A draft genome sequence was assembled and annotated of the basidiomycetous yeast Rhodotorula sp. strain CCFEE 5036, isolated from Antarctic soil communities. The genome assembly is 19.07 megabases and encodes 6,434 protein-coding genes. The sequence will contribute to understanding the diversity of fungi inhabiting polar regions.
ABSTRACT
A draft genome sequence was assembled and annotated of the basidiomycetous yeast Rhodotorula sp. strain CCFEE 5036, isolated from Antarctic soil communities. The genome assembly is 19.07 megabases and encodes 6,434 protein-coding genes. The sequence will contribute to understanding the diversity of fungi inhabiting polar regions.
ANNOUNCEMENT
Rhodotorula fungi are ubiquitous saprophytic yeasts taxonomically classified in the Pucciniomycotina and Ustilaginomycotina subphyla (phylum Basidiomycota) (1, 2). These fungi can be isolated from many environments and are often found associated with humans, animals, and food (3). Species have been described from the gut microbiota of carnivorous fish (4) and contaminated soil (5). Some members of this group are cryophilic extremophiles and can persist under extreme conditions (low temperature, high salinity, high pressure, and low pH) (6–11). The genome sequence of an Antarctic Rhodotorula isolate will be useful for comparative studies of evolution of extremophilic yeasts, in efforts to study their role in biogeochemical nutrient cycling in cold environments, and in bioprospecting for new enzymes (12, 13).

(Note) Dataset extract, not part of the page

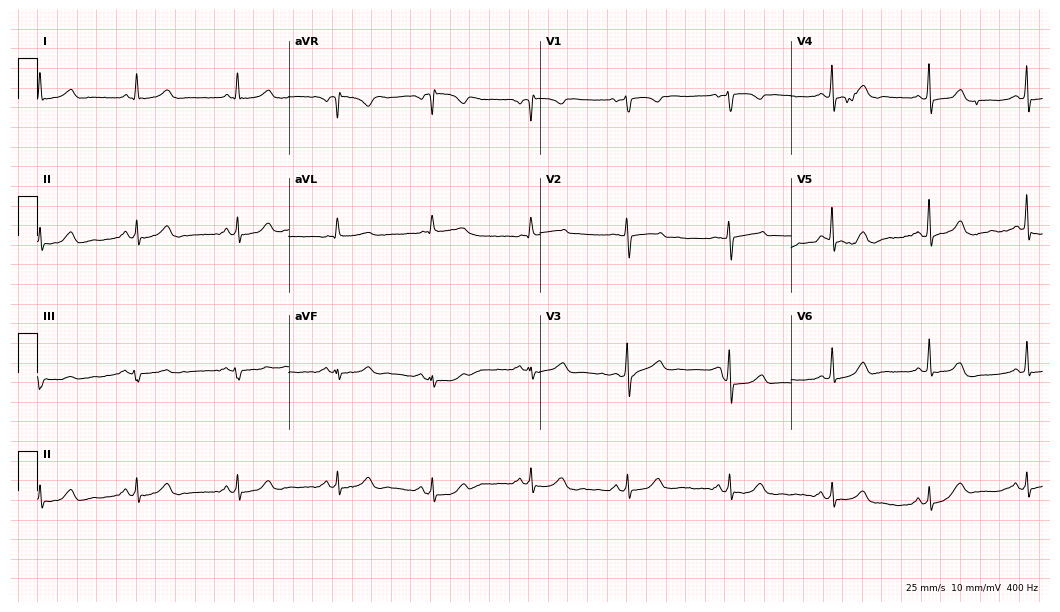
12-lead ECG from a female patient, 59 years old. Recorded interpretation: within normal limits.

A Rhodotorula sp. culture was isolated from soil collected near a glacier during the XI Italian Antarctic Expedition (1995 to 1996) at Edmonson Point at 74°20′00″S, 165°08′00″E (Northern Victoria Land, Continental Antarctica), an Antarctic Specially Protected Area (ASPA), following the protocol described by Selbmann et al. (14). Briefly, soil was sprinkled on petri dishes containing 2% malt extract agar (MEA; AppliChem GmbH, Darmstadt, Germany) supplemented with 100 ppm chloramphenicol and incubated at 10°C for several months. Yeast colonies were streaked onto fresh medium to isolate pure cultures. Rhodotorula sp. CCFEE 5036 strain culture is deposited in the Culture Collection of Fungi from Extreme Environments (CCFEE; University of Tuscia, Italy) and at the Dipartimento di Biologia Vegetale e Agroambientale of the University of Perugia Industrial Yeasts Collection (DBVPG) as strain 5527. Genomic DNA was extracted from a pure culture grown for 3 weeks at 10°C on MEA following the cetyltrimethylammonium bromide (CTAB) protocol (15). The DNA was sheared with a Covaris S220 ultrasonicator, and a sequencing library was constructed using the Neoprep TruSeq nano DNA sample prep protocol (Illumina, Inc., San Diego, CA) in a genomics core (Institute for Integrative Genome Biology, University of California, Riverside). The library was multiplexed and sequenced on an Illumina MiSeq flow cell to obtain 6.1 million 2 × 300-bp paired-end sequence reads. FastQC (v0.11.3) was used to check read quality (16).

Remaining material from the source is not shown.